東西統一後に大成功した映画「ゴー・トラビー・ゴー」は、ザクセンのドイツ語教師がゲーテのイタリア紀行の道程を自らが辿るというストーリーである。壁が開いたので、予てからの憧れの地を探訪する。愛用の国民車「トラバント」に家族三人で乗り込んでの道中ドタバタコメディーである。

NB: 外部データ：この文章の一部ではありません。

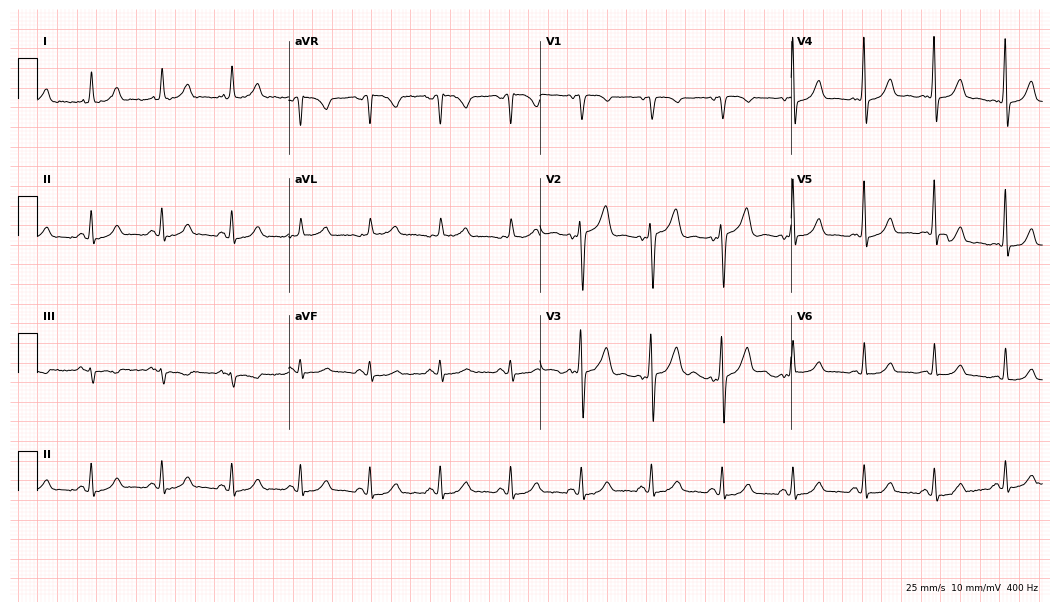
12-lead ECG from a female patient, 67 years old. Recorded interpretation: within normal limits.
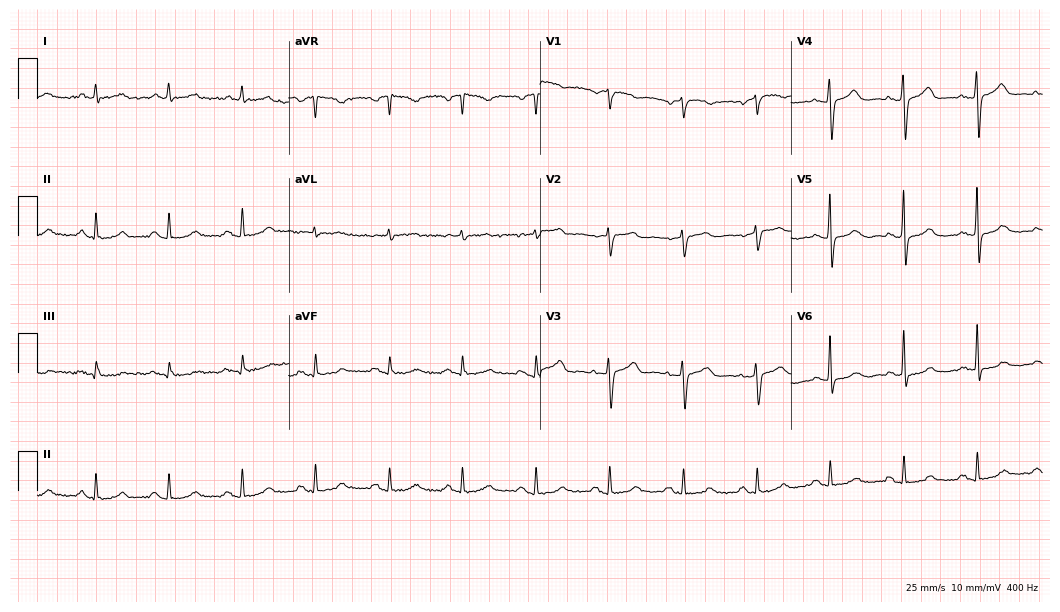
Standard 12-lead ECG recorded from a woman, 68 years old. None of these six findings is recorded: first-degree AV block, right bundle branch block (RBBB), left bundle branch block (LBBB), sinus bradycardia, atrial fibrillation (AF), sinus tachycardia. Findings outside these six are not listed.

トラビーは、なんとかミュンヘンに辿り着いてそこで事故に遭う。愛車修理のために家族と別れ、逸れたままイザール川の川原に止めた車の中で一人一夜を明かす。朝日の下、川の水を汲んで掃除していると、すらっとした素裸のブロンディーヌが現れ、タバコの火を貸してくれと不意を突かれる。同じ様な風景をそこの橋の上から見た覚えがあった。実はその事に囚われて気がつかなかったのだが、上で説明したように東ドイツの当時の状況からすればこのシーンは西ドイツの、もしかすると東ドイツの観衆もの不意を突いたのではないだろうか。

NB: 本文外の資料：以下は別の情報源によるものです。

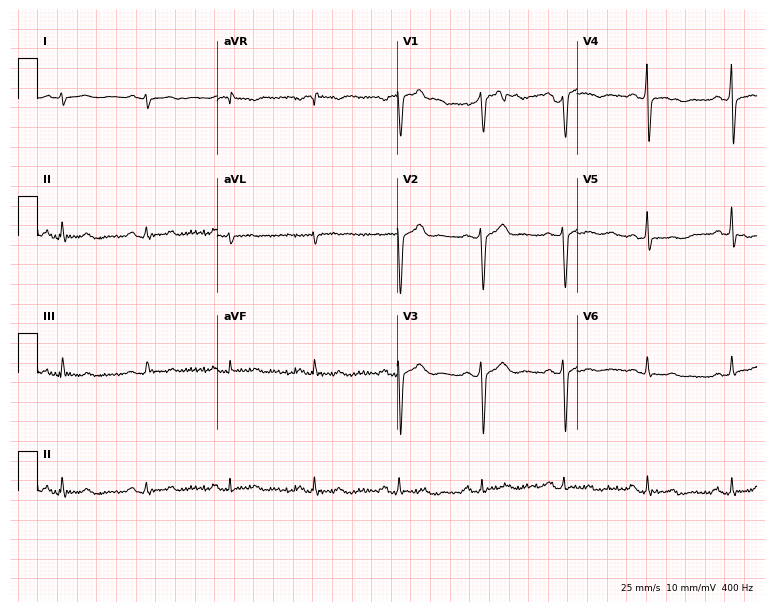
12-lead ECG (7.3-second recording at 400 Hz) from a man, 29 years old. Screened for six findings — first-degree AV block, right bundle branch block (RBBB), left bundle branch block (LBBB), sinus bradycardia, atrial fibrillation (AF), sinus tachycardia — none is recorded.
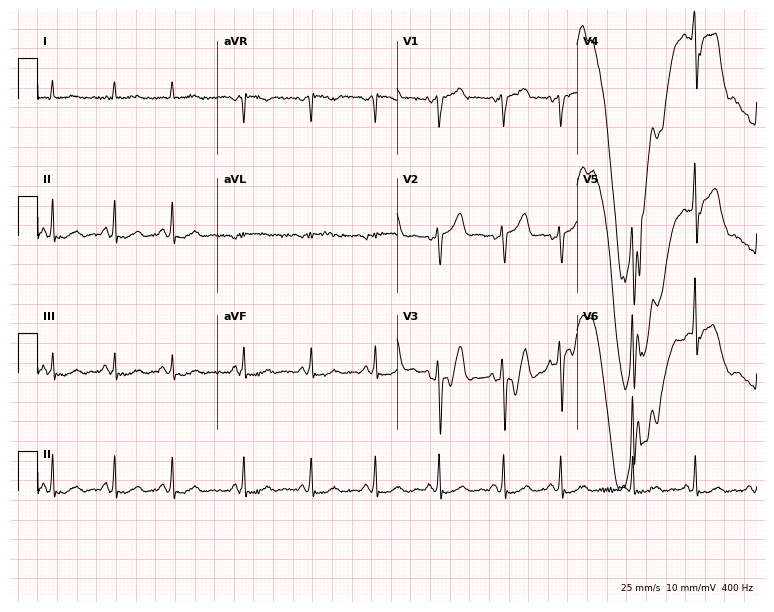
ECG (7.3-second recording at 400 Hz) — a male patient, 84 years old. Screened for six findings — first-degree AV block, right bundle branch block, left bundle branch block, sinus bradycardia, atrial fibrillation, sinus tachycardia — none is recorded.
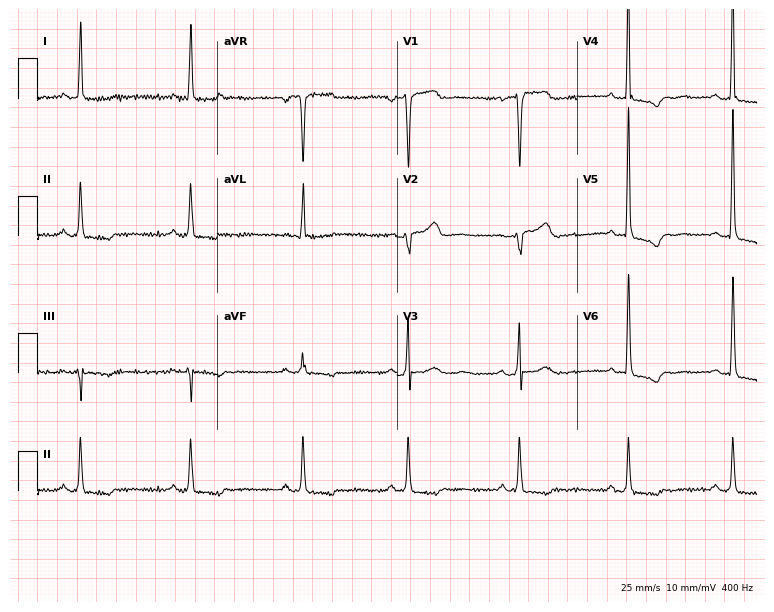
12-lead ECG from a female, 46 years old. No first-degree AV block, right bundle branch block, left bundle branch block, sinus bradycardia, atrial fibrillation or sinus tachycardia recorded for this tracing.
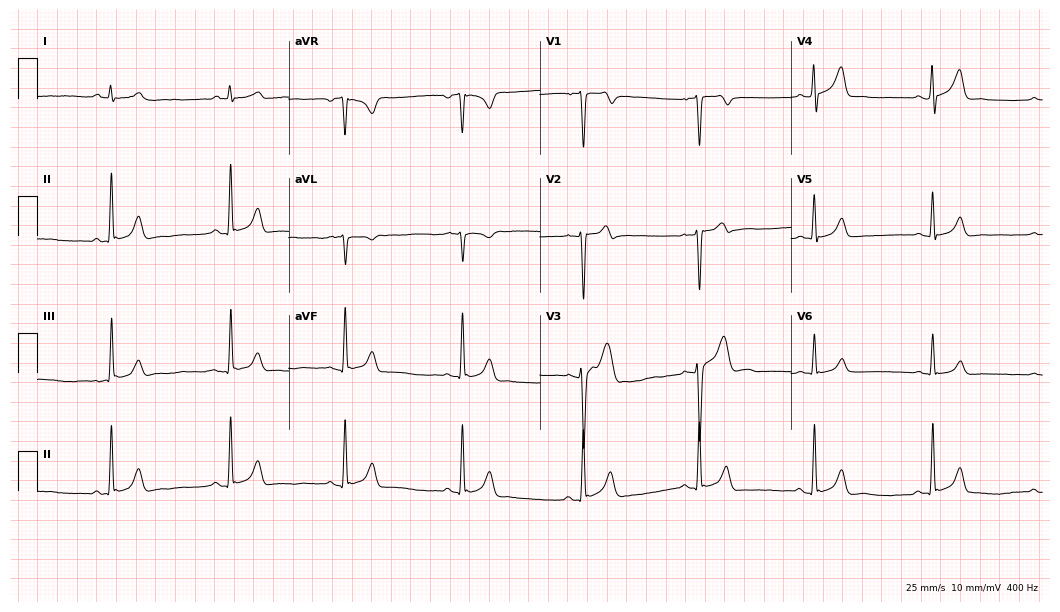
ECG (10.2-second recording at 400 Hz) — a male patient, 27 years old. Findings include sinus bradycardia (a sinus rate of 50 beats per minute or less).
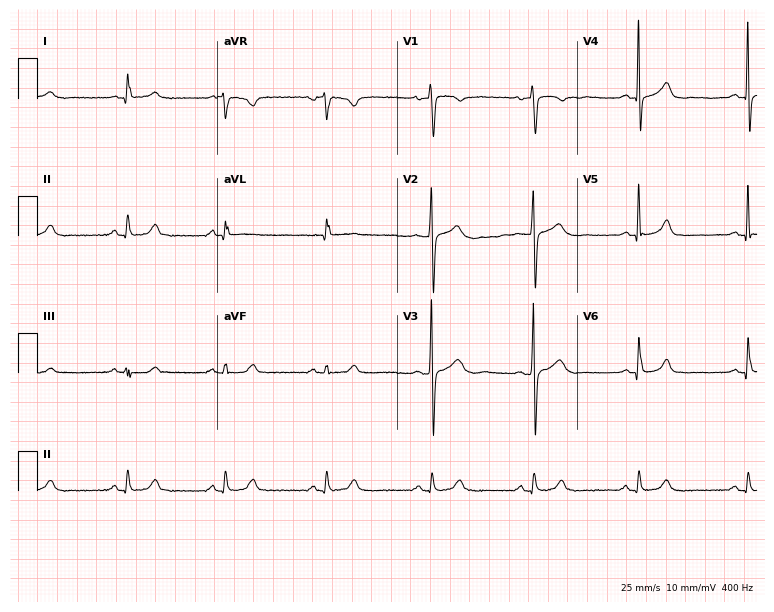
Standard 12-lead ECG recorded from a female patient, 55 years old. Read as a normal ECG.
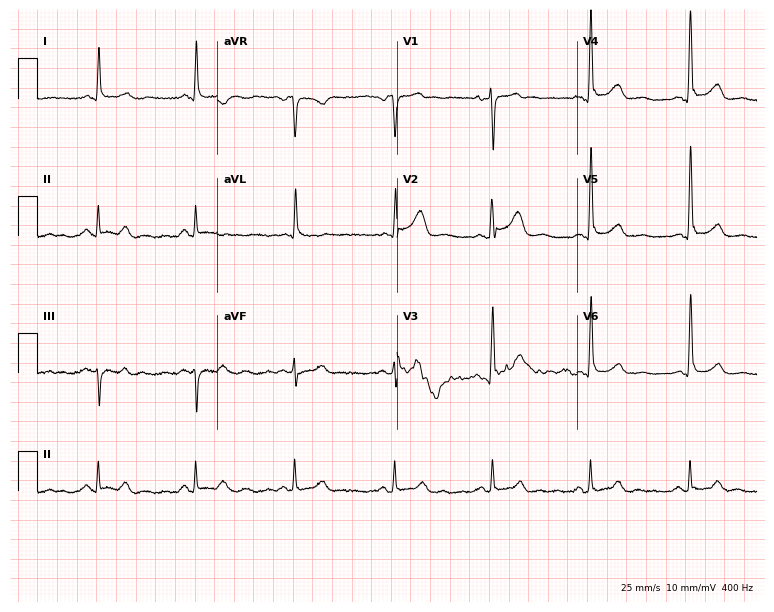
ECG — a 68-year-old man. Screened for six findings — first-degree AV block, right bundle branch block, left bundle branch block, sinus bradycardia, atrial fibrillation, sinus tachycardia — none is recorded.
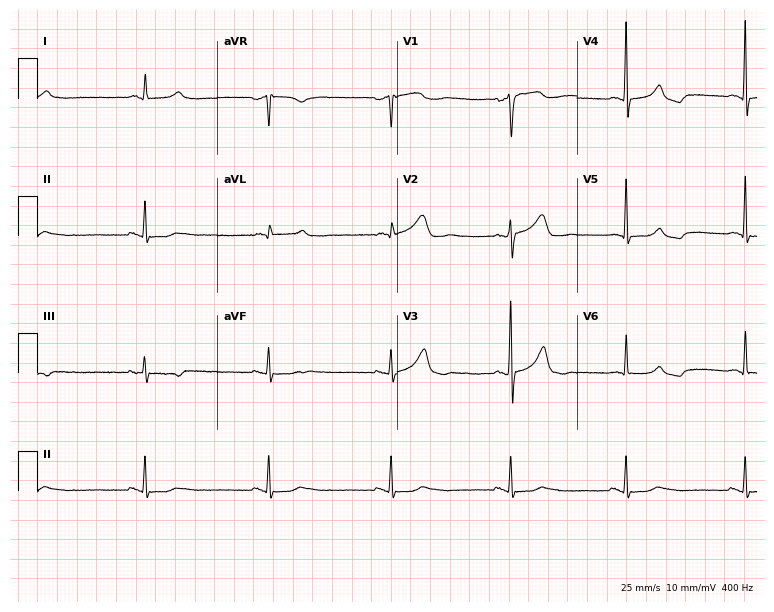
Standard 12-lead ECG recorded from a male patient, 62 years old (7.3-second recording at 400 Hz). The tracing shows sinus bradycardia (a sinus rate of 50 beats per minute or less).

ヌーディスムトビーチに迷い込んだ男を知っている。彼が語るには、ウィンドサーフィンの穴場を車で探しているうちにライン河の河川湖の浜に辿り着いた。FKKビーチに迷い込んだ事に気がついて、慌てて行き止まりの道をバックさせると、車輪を砂の浜に落としてしまった。蟻地獄から抜け出そうとあげいて車を後ろへ前へと脱出を試みる程、酷く深い轍を作ってしまった。そこへ素裸の男女が飛んで来て、車の前後から押したり引いたりして手伝ってくれたらしい。一人運転席に収まっている彼は罪の服を着ていて汗をかいた。彼は、ユートピアの入り口の門に記される立ち入り禁止の文字が読めなかったのである。